Sony says its studios are already using AI tools for facial animation, hair modeling, and Gran Turismo Sophy

Sony used its latest corporate strategy presentation to lay out how it wants to use AI across the company, including inside PlayStation game development. The broad pitch from leadership was familiar: AI as a production tool, not a replacement for artists or performers.

According to Sony’s corporate strategy presentation, Sony Interactive Entertainment CEO Hideaki Nishino said first-party teams including Naughty Dog and San Diego Studio are already using an internal tool called Mockingbird. It generates facial models from performance capture data, and Sony said it was used on Horizon Zero Dawn Remastered.

Nishino said the point is to speed up technical work after live performances are captured, not to replace actors. Sony also said its studios are using an AI tool to help with hair animation by turning videos of real hairstyles into 3D models with large numbers of strands, which cuts down on one of the more tedious parts of character work.

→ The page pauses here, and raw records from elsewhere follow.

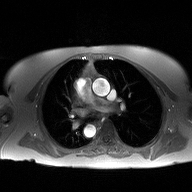
2D phase-contrast cine MRI of the ascending aorta, high-resolution GRAPPA acquisition.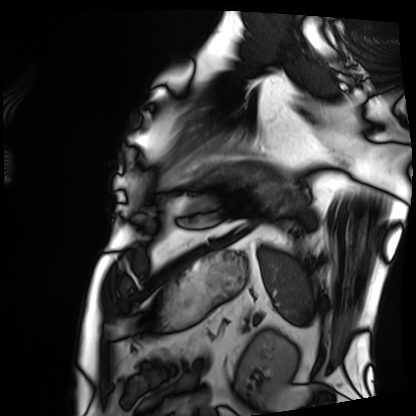
Cardiac MRI.
Subject group: patient.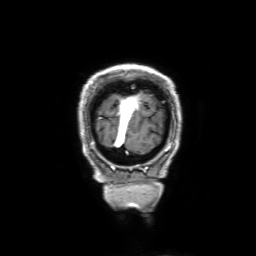
modality=3 Tesla brain MRI
series=3D T1-weighted with SENSE
study=ring-enhancing brain masses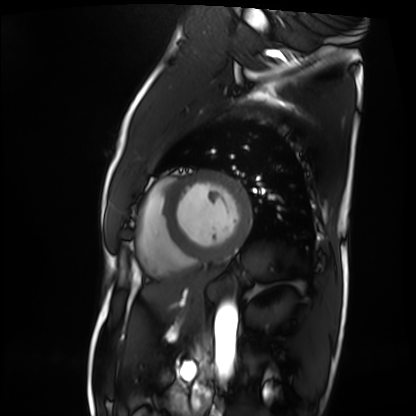
| field | value |
|---|---|
| modality | cardiac MRI |
| subject group | patient |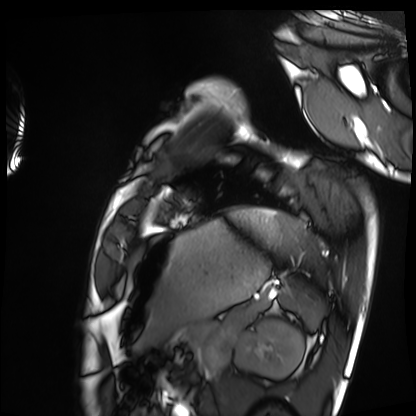
- modality: cardiac MRI
- subject group: healthy volunteer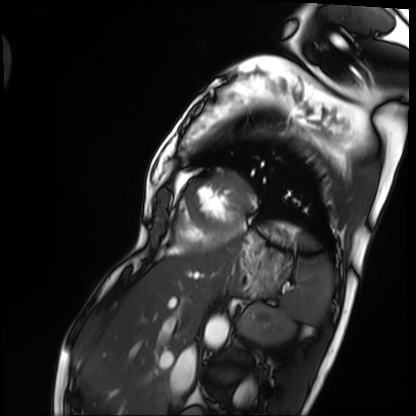
modality: cardiac MRI | subject group: patient.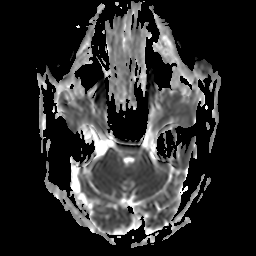
<scan>
<modality>
  <type>brain MRI</type>
  <field_strength>3T</field_strength>
</modality>
<series>apparent diffusion coefficient (ADC) map</series>
<study_topic>ring-enhancing brain masses</study_topic>
</scan>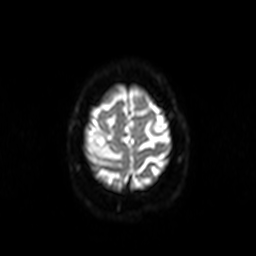
3 Tesla brain MRI.
Series: diffusion-weighted imaging.
Study: ring-enhancing brain masses.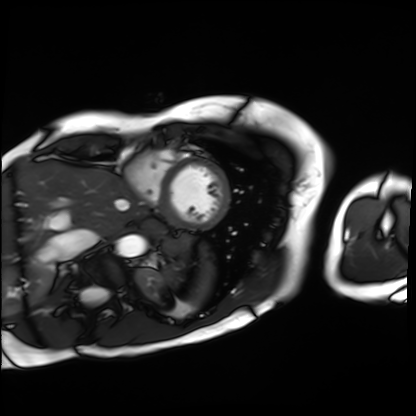
Case summary: Cardiac MRI. Subject group: patient.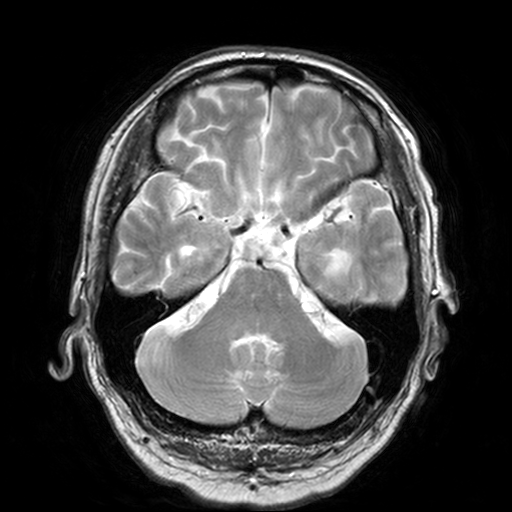
3 Tesla brain MRI. Series: T2-weighted turbo spin echo, 3 mm. Study: ring-enhancing brain masses.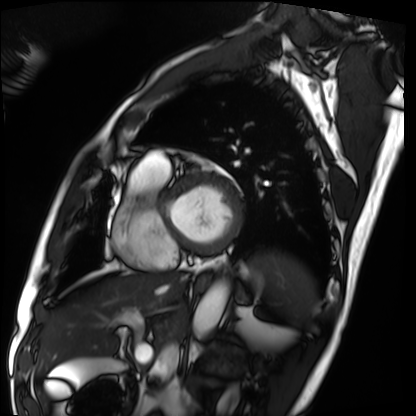
| field | value |
|---|---|
| modality | cardiac MRI |
| subject group | patient |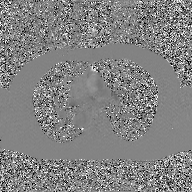
modality — 2D phase-contrast cine MRI of the ascending aorta, GAN super-resolution reconstruction.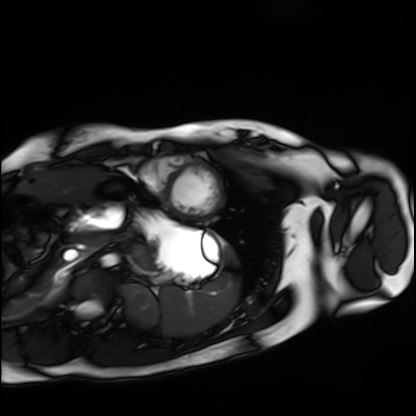
Case summary: Cardiac MRI. Subject group: healthy volunteer.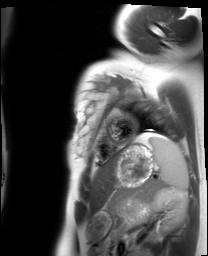
Cardiac MRI.
Subject group: healthy volunteer.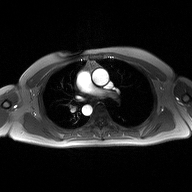
2D phase-contrast cine MRI of the ascending aorta, high-resolution GRAPPA acquisition.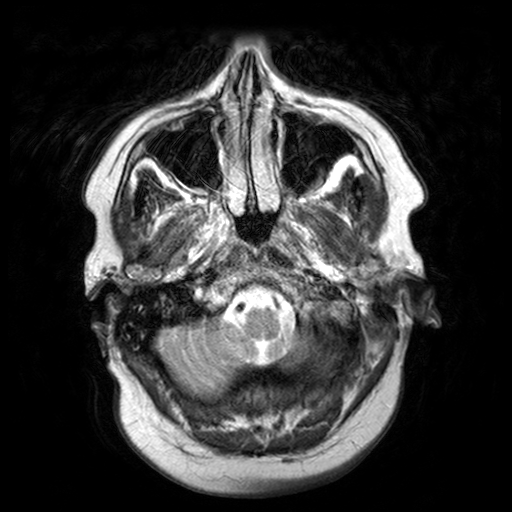
modality — 3 Tesla brain MRI; series — T2-weighted turbo spin echo with SENSE; study — ring-enhancing brain masses.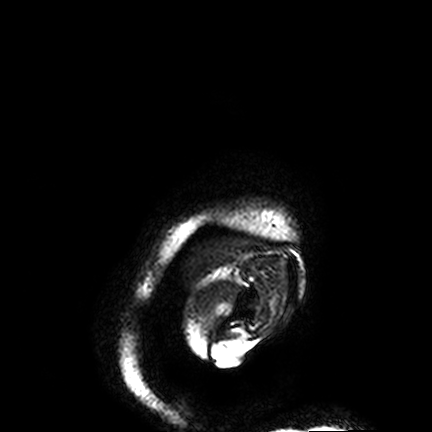
3 Tesla brain MRI. Series: FLAIR VISTA. Study: ring-enhancing brain masses.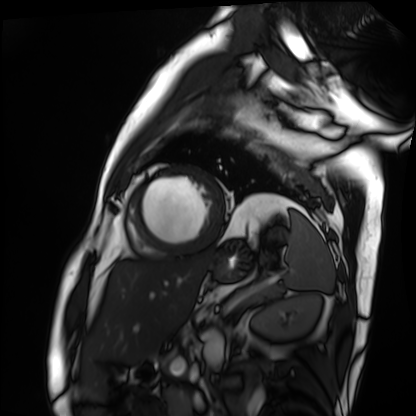
Q: What kind of scan is this?
A: Cardiac MRI.
Subject group: patient.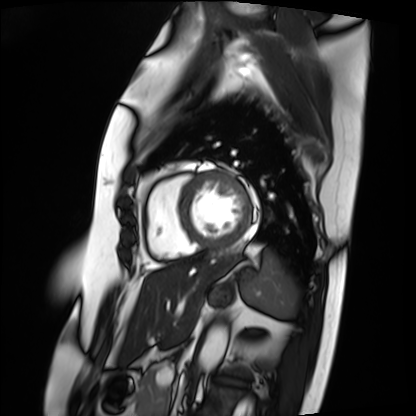
Summary: Cardiac MRI. Subject group: patient.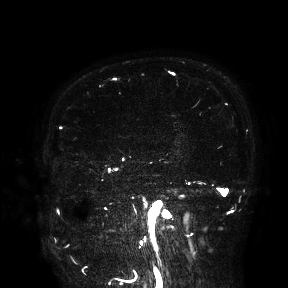
| field | value |
|---|---|
| modality | 3 Tesla brain MRI |
| study | ring-enhancing brain masses |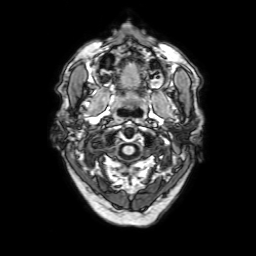
modality: 3 Tesla brain MRI | series: 3D T1-weighted with SENSE | study: ring-enhancing brain masses.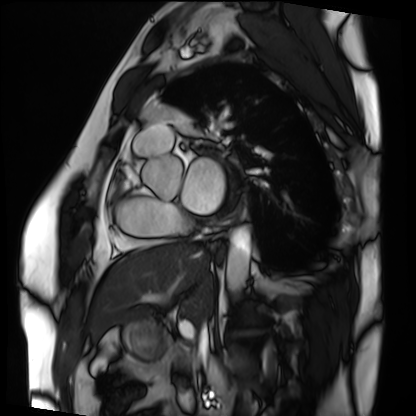
– modality — cardiac MRI
– subject group — patient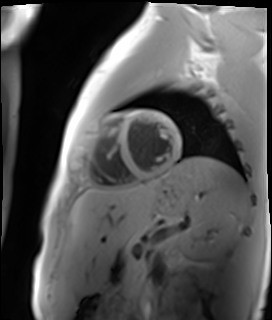
modality: cardiac MR image of the myocardium, subject cohort: healthy volunteer.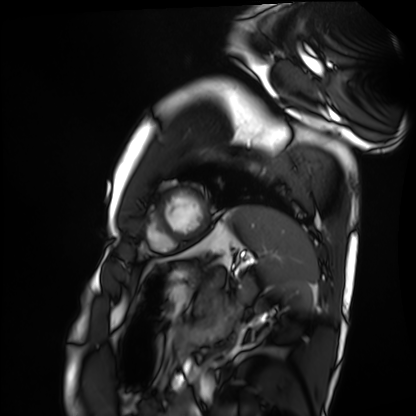
Cardiac MRI.
Subject group: healthy volunteer.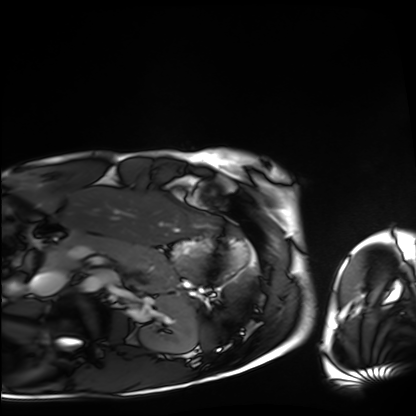
{"modality": "cardiac MRI", "cohort": "healthy volunteer"}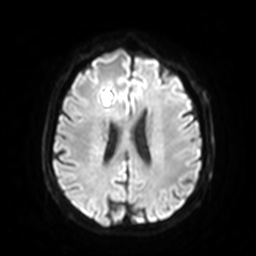
modality: 3 Tesla brain MRI | study: ring-enhancing brain masses.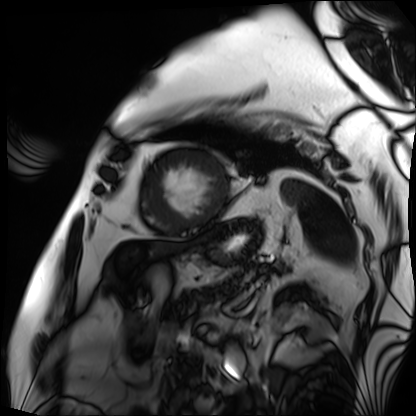
Q: What kind of scan is this?
A: Cardiac MRI.
Subject group: patient.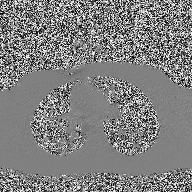
2D phase-contrast cine MRI of the ascending aorta, high-resolution GRAPPA acquisition.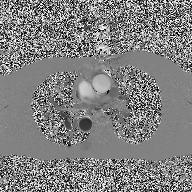
Case summary: 2D phase-contrast cine MRI of the ascending aorta, high-resolution GRAPPA acquisition.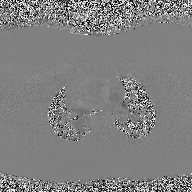
2D phase-contrast cine MRI of the ascending aorta, high-resolution GRAPPA acquisition.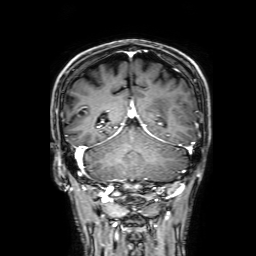
modality: 3 Tesla brain MRI; series: 3D T1-weighted with SENSE; study: ring-enhancing brain masses.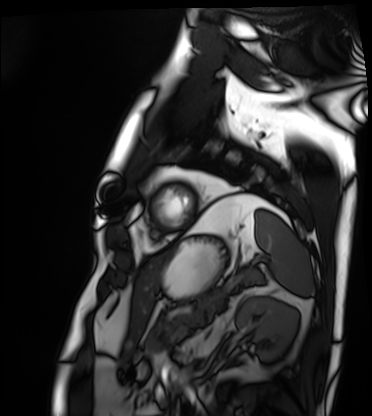
Cardiac MRI.
Subject group: patient.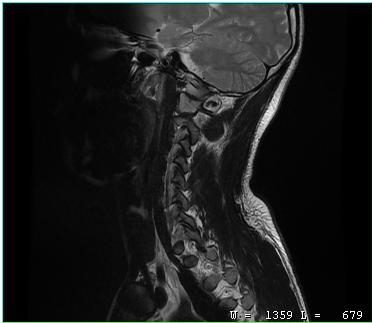
MRI of the cervical spine.
Study: cervical spondylosis.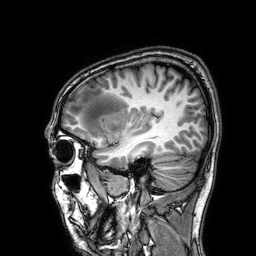
3 Tesla brain MRI.
Series: 3D T1-weighted.
Study: ring-enhancing brain masses.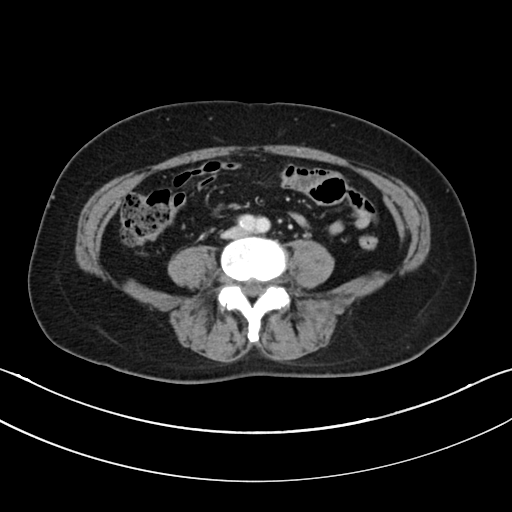
modality = multiphase abdominal CT, liver, portal venous phase; patient = female, age 63.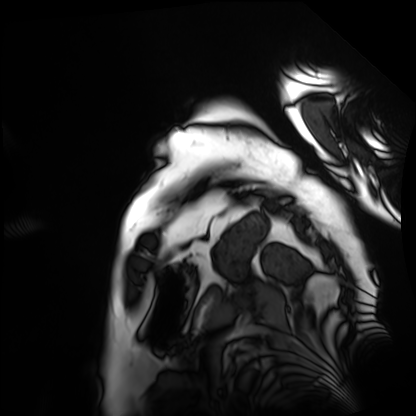
Case summary:
Cardiac MRI. Subject group: patient.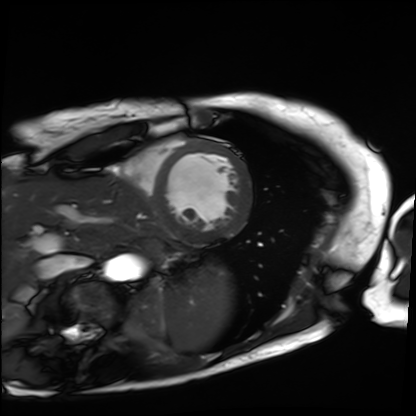
Case summary:
Cardiac MRI. Subject group: patient.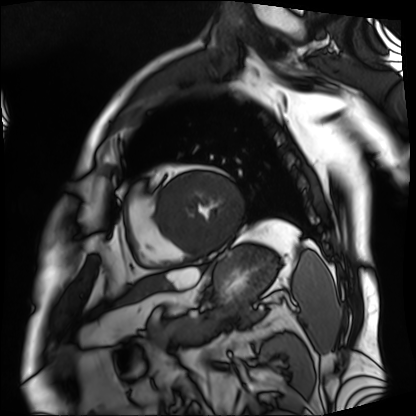
– modality: cardiac MRI
– subject group: patient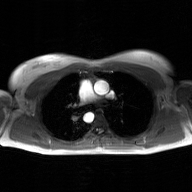
modality: 2D phase-contrast cine MRI of the ascending aorta, GAN super-resolution reconstruction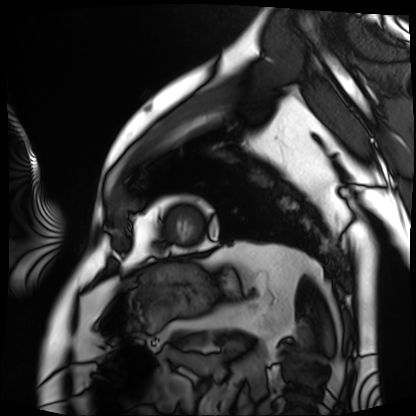
Cardiac MRI. Subject group: patient.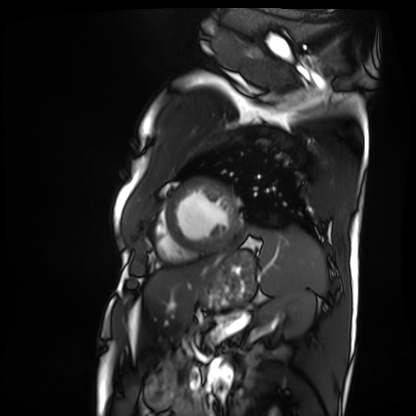
Cardiac MRI.
Subject group: patient.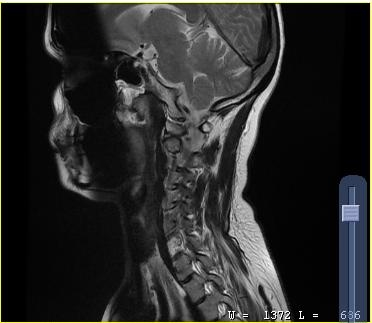
modality:
  type: cervical spine MRI
study_topic: cervical spondylosis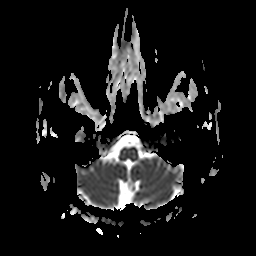
3 Tesla brain MRI.
Series: apparent diffusion coefficient (ADC) map.
Study: ring-enhancing brain masses.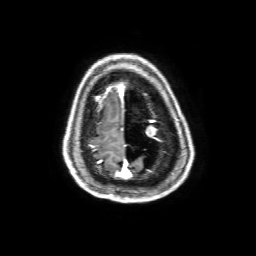
3 Tesla brain MRI.
Series: 3D T1-weighted with SENSE.
Study: ring-enhancing brain masses.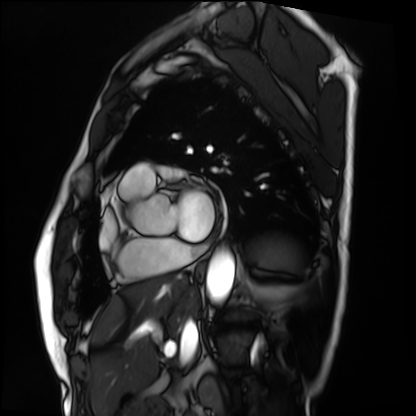
modality = cardiac MRI
subject group = patient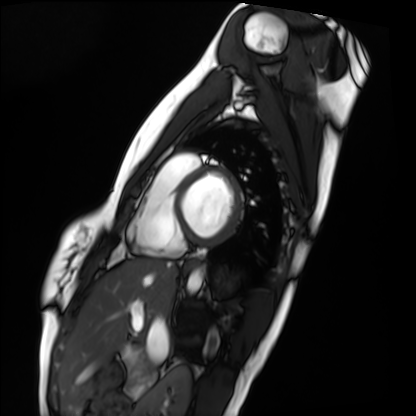
Q: What kind of scan is this?
A: Cardiac MRI.
Subject group: healthy volunteer.

On the player-facing side, Sony pointed to a few existing examples rather than announcing anything new. Nishino mentioned Gran Turismo’s AI racing agent Sophy, and also referenced the updated PSSR feature on PS5 Pro, which uses machine learning for image upscaling.

Sony president Hiroki Totoki framed AI as a way to take on projects that might otherwise be too expensive or time-consuming. That’s the company line throughout the presentation: use AI to handle repetitive production tasks, while creative direction stays with human teams.

There’s no game announcement attached to this, and Sony didn’t share much in the way of hard timelines or new consumer features. The main takeaway is that AI use inside PlayStation studios isn’t hypothetical anymore. Sony is talking about it openly now, and tying it directly to current first-party development tools and platform tech.